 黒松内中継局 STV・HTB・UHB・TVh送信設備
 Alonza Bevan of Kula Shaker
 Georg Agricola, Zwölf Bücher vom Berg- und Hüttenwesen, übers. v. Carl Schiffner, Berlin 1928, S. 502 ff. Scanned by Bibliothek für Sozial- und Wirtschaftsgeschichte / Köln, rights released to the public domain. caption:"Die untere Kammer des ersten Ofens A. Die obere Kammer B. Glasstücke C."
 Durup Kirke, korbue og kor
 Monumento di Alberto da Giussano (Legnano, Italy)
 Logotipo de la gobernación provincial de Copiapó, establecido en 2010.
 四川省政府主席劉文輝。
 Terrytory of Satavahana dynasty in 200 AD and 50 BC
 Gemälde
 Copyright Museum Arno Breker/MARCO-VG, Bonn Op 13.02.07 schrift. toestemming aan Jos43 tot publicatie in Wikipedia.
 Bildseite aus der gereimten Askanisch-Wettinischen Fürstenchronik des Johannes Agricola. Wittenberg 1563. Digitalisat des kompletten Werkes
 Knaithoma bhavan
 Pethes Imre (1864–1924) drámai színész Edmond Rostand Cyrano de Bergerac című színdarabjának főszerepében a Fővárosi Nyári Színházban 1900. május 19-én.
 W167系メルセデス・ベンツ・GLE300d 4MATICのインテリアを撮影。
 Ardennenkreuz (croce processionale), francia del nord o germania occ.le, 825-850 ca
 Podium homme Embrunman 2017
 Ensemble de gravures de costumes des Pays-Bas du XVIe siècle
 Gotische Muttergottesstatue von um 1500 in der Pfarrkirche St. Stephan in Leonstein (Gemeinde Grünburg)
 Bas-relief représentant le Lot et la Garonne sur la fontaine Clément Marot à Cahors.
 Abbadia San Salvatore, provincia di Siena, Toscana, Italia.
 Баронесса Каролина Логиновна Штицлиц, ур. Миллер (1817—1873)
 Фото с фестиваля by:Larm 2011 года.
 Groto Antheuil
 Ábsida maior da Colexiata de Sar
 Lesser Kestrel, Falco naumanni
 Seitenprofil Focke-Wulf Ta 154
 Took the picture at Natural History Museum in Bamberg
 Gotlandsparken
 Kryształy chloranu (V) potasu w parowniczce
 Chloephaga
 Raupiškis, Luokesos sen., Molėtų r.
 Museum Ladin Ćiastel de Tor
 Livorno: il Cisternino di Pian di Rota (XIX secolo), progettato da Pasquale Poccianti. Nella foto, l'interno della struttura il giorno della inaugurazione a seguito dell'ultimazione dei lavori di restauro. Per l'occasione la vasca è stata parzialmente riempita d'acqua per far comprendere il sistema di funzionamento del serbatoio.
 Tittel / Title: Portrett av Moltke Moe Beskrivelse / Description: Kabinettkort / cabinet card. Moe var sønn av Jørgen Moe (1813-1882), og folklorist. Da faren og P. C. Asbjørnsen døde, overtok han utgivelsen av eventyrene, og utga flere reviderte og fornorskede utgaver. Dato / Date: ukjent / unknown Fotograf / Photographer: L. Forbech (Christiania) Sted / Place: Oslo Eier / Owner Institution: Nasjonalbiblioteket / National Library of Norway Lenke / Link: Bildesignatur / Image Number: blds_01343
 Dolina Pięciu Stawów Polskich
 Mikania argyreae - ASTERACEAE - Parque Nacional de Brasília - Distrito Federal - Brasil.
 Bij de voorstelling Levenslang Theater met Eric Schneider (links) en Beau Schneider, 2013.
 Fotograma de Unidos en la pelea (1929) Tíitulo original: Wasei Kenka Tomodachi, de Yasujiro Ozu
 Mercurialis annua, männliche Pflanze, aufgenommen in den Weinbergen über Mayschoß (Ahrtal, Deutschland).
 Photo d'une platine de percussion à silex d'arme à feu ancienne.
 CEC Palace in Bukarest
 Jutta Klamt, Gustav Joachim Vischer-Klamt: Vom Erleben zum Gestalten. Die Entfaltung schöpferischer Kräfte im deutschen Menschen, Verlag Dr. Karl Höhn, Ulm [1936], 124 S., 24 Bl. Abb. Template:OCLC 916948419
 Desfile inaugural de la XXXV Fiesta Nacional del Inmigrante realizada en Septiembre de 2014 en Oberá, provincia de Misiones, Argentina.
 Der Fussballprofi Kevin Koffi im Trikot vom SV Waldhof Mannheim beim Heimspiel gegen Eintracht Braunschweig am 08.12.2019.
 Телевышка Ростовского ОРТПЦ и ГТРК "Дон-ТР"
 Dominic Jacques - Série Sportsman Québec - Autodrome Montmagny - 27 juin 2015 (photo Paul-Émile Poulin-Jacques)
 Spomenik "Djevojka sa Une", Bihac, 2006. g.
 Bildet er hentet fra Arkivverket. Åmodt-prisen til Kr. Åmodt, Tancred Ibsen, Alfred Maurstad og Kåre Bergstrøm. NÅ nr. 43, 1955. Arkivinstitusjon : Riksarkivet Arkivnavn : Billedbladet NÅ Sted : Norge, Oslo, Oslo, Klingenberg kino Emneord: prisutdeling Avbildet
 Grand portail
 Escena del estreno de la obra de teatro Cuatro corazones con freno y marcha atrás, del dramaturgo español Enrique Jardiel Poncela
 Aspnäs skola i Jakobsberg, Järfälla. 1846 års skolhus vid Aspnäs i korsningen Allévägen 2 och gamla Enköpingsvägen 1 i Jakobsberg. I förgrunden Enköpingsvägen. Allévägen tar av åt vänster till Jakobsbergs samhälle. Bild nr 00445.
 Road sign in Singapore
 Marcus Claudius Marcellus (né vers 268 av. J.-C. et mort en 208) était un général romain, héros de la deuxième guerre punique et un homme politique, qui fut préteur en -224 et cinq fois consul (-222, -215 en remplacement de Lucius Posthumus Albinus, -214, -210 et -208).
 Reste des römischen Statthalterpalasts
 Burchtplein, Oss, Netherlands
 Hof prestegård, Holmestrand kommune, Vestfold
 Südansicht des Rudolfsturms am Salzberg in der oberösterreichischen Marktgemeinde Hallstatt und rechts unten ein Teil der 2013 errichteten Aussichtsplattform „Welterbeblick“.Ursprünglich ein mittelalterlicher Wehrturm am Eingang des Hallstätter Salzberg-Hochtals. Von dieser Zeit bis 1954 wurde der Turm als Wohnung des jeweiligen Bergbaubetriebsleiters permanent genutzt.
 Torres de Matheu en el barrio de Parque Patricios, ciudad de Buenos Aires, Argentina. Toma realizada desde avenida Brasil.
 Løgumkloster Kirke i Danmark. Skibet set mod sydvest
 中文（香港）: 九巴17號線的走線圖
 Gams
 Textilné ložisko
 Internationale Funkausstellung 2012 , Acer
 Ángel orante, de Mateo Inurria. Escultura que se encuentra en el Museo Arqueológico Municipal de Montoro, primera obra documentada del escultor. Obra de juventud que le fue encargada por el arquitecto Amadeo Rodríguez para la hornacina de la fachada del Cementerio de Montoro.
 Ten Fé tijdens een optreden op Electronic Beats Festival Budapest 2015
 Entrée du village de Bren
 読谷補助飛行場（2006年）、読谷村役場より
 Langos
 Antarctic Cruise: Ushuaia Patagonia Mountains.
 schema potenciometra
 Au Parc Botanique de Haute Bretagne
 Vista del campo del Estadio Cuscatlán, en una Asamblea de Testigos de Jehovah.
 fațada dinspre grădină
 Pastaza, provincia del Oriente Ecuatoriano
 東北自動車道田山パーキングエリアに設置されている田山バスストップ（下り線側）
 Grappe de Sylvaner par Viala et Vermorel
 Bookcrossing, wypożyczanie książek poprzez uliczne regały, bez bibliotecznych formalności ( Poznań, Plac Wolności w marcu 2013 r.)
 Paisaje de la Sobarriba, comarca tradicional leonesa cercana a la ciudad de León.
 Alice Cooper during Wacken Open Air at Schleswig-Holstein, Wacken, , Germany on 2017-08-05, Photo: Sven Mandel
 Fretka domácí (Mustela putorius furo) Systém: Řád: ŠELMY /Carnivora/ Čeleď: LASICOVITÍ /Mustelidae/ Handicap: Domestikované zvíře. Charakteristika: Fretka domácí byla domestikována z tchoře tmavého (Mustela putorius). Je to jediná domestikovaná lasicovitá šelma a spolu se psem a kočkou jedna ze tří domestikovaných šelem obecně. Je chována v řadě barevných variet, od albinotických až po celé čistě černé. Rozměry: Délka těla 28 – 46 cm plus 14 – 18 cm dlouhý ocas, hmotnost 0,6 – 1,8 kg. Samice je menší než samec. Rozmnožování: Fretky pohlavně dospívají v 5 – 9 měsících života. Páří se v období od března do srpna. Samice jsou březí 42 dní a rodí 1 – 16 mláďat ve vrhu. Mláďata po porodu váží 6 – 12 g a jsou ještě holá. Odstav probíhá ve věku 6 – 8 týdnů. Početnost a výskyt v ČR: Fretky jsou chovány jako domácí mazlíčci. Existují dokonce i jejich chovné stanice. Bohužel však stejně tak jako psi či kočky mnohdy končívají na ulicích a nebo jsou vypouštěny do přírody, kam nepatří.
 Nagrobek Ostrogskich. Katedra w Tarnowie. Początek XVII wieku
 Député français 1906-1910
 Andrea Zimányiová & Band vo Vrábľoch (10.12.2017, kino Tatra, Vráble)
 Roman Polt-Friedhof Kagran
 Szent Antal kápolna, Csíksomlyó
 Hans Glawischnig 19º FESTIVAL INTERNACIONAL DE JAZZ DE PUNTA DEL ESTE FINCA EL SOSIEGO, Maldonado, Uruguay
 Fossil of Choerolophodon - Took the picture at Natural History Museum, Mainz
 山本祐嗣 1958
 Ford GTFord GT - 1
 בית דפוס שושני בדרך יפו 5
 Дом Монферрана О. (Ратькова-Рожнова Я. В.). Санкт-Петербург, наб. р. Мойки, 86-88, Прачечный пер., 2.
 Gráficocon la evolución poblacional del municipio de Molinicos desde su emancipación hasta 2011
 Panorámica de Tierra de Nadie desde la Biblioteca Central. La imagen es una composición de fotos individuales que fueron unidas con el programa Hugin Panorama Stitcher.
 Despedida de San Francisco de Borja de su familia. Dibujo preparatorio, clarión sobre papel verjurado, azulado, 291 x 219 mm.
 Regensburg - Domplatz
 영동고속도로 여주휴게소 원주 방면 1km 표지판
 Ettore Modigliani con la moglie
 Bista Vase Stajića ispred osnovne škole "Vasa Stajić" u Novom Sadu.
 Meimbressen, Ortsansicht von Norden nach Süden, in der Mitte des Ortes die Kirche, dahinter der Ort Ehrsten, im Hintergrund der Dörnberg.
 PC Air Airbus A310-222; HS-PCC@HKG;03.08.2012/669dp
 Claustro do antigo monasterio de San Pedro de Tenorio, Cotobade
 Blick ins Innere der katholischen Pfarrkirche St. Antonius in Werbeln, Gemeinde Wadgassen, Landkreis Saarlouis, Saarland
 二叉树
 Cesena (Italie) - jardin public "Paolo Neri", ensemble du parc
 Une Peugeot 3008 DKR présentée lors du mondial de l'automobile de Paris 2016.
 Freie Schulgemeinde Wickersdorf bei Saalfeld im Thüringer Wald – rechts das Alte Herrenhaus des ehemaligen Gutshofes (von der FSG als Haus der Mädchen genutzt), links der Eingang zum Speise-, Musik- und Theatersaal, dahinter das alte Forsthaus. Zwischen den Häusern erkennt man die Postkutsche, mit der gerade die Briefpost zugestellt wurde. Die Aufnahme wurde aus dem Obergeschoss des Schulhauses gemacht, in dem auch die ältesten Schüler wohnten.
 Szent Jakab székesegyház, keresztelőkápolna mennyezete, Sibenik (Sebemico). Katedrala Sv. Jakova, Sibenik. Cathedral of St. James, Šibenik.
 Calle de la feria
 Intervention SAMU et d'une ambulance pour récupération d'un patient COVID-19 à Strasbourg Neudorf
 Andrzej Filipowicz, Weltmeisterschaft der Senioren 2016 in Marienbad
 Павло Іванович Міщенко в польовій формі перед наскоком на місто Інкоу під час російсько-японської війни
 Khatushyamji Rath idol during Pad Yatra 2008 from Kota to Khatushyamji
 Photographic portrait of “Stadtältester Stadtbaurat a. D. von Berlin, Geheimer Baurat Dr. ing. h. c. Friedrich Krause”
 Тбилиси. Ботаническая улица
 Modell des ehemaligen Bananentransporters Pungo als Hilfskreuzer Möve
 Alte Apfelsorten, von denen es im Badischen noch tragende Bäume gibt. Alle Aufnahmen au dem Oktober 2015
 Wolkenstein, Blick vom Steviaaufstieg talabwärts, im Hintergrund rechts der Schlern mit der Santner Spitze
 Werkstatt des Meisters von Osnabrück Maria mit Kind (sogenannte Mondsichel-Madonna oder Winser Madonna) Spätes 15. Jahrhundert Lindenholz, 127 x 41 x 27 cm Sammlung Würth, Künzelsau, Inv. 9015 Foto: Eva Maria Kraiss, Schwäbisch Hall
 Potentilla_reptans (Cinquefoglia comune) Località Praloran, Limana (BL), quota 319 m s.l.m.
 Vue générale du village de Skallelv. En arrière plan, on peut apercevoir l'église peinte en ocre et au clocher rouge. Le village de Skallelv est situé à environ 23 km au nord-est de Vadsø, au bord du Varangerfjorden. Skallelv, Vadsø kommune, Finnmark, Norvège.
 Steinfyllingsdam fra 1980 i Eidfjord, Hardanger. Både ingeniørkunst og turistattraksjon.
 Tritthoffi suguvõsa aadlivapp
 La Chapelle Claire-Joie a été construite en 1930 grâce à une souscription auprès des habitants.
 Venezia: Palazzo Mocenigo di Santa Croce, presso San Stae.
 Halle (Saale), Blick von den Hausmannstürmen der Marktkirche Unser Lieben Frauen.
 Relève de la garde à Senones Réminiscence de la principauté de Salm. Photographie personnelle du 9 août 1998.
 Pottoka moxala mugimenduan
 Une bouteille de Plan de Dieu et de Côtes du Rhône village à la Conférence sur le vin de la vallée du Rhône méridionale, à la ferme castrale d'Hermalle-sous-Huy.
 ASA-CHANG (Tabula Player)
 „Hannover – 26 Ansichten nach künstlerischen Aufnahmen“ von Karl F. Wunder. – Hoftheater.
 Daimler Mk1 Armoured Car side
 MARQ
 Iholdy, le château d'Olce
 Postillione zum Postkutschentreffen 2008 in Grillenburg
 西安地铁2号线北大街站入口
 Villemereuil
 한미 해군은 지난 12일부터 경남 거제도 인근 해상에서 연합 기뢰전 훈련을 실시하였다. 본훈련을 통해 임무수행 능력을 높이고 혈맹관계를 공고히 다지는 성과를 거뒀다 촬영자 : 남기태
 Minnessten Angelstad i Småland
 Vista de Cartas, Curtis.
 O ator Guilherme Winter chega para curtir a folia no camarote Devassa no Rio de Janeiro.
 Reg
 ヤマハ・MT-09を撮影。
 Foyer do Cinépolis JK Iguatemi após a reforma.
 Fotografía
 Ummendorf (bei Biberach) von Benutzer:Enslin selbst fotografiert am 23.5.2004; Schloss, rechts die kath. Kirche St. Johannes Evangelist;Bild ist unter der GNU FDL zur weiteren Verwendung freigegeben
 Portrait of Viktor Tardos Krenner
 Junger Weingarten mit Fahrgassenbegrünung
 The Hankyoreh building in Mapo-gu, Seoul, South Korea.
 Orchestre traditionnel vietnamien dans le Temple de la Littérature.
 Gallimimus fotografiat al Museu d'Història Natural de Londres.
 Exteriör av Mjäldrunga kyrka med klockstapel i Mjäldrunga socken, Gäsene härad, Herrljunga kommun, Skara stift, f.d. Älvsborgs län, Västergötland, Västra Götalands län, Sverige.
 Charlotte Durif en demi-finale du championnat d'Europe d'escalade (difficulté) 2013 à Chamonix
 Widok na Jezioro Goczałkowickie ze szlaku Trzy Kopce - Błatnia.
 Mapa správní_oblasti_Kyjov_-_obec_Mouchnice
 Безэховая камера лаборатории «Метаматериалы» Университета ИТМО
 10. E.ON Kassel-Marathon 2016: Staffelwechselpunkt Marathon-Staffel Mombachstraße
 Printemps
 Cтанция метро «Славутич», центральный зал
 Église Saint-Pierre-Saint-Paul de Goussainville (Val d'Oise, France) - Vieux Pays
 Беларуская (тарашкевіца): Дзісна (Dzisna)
=-=-=
**PROBLEM:**
Filter the listing by the string "Sted"; copy each matching line.

**COMPLETED TASK:**
 Tittel / Title: Portrett av Moltke Moe Beskrivelse / Description: Kabinettkort / cabinet card. Moe var sønn av Jørgen Moe (1813-1882), og folklorist. Da faren og P. C. Asbjørnsen døde, overtok han utgivelsen av eventyrene, og utga flere reviderte og fornorskede utgaver. Dato / Date: ukjent / unknown Fotograf / Photographer: L. Forbech (Christiania) Sted / Place: Oslo Eier / Owner Institution: Nasjonalbiblioteket / National Library of Norway Lenke / Link: Bildesignatur / Image Number: blds_01343
 Bildet er hentet fra Arkivverket. Åmodt-prisen til Kr. Åmodt, Tancred Ibsen, Alfred Maurstad og Kåre Bergstrøm. NÅ nr. 43, 1955. Arkivinstitusjon : Riksarkivet Arkivnavn : Billedbladet NÅ Sted : Norge, Oslo, Oslo, Klingenberg kino Emneord: prisutdeling Avbildet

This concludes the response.